Sagi Grimberg <sagig@xxxxxxxxxxxxxxxxxx> · Tue, 08 Apr 2014 14:10:50 +0300

On 4/7/2014 10:45 PM, Jens Axboe wrote:
On 04/07/2014 06:44 AM, Sagi Grimberg wrote:
Hey Jens, Christoph & Co,

I raised this question at LSF but didn't get a clear answer on this 
matter.
So it seems to me that the hctx selection and the actual request
dispatch (queue_rq) are preemptive:
(1) blk_mq_get_ctx(q);
(2) map_queue(q, ctx->cpu);
...
(3) blk_mq_put_ctx(ctx);
(4) blk_mq_run_hw_queue(hctx, async);

It is possible that an MQ device driver may want to implement a lockless
scheme counting on (running) CPU <-> hctx attachment.
Generally speaking, I think that LLDs will be more comfortable knowing
that they are not preemptive in the dispatch flow.

My question is, is this a must? if so can you please explain why?

Is it possible to put the hctx (restoring preemption) after run_hw_queue
allowing to LLDs to be sure that the selected queue
match the running CPU?

It's a good question, and one I have thought about before. As you 
note, in the existing code, the mappings are what I would refer to as 
"soft". Generally speaking, CPU X will always map to hardware queue Y, 
but there are no specific guarantees made to effect. It would be 
trivial to make this mapping hard, and I'd be very open to doing that. 
But so far I haven't seen cases where it would improve things. If you 
end up being preempted and moved to a different CPU, it doesn't really 
matter if this happens before or after you queued the IO - the 
completion will end up in the "wrong" location regardless.

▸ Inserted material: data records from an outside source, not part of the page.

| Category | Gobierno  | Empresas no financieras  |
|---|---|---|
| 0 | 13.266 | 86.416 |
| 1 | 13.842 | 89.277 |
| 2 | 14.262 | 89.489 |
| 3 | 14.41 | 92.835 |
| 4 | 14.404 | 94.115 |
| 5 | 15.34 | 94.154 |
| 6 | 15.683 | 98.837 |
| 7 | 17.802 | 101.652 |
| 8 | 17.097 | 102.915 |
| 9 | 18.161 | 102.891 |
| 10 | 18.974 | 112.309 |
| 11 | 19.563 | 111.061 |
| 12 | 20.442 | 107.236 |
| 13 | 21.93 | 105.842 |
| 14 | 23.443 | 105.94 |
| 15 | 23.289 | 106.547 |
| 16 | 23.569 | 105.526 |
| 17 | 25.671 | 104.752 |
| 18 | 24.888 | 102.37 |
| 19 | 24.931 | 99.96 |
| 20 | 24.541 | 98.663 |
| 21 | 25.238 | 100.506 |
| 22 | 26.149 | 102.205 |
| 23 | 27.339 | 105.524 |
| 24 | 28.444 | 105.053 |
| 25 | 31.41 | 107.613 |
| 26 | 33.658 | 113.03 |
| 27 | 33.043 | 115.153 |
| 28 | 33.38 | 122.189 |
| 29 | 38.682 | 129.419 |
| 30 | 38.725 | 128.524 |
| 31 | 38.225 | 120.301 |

But if drivers can be simplified and improved through relying on hard 
mappings (and preempt hence disabled), then I would definitely provide 
that possibility as well. If it doesn't hurt by default, we can just 
switch to that model.

Hey Jens, thanks for the quick response!

So in my driver I would definitely want to rely on hard mappings.
The reason is that I maintain a context for IO completions (lets call it 
"completer") and a submission queue percpu.
The completer handles IO completions and also peeks at the submission 
queue to handle pending IOs.
I wish to keep mutual exclusion between the completer and the submission 
context.
The driver is capable of setting the IO submission so that the 
completion will end up on the same core.

Hard mappings providing non-preemptive submission flows will guarantee 
that the above scheme will work.
At the moment I do:
(1) queue = hctx->driver_data
process request...
(2) cpu = get_cpu()
(3) if (cpu != queue.id)
            queue = queues[cpu]
(4) submit_io(queue)
(5) put_cpu()

So, adding hard_map indicator to blk_mq_reg will be great.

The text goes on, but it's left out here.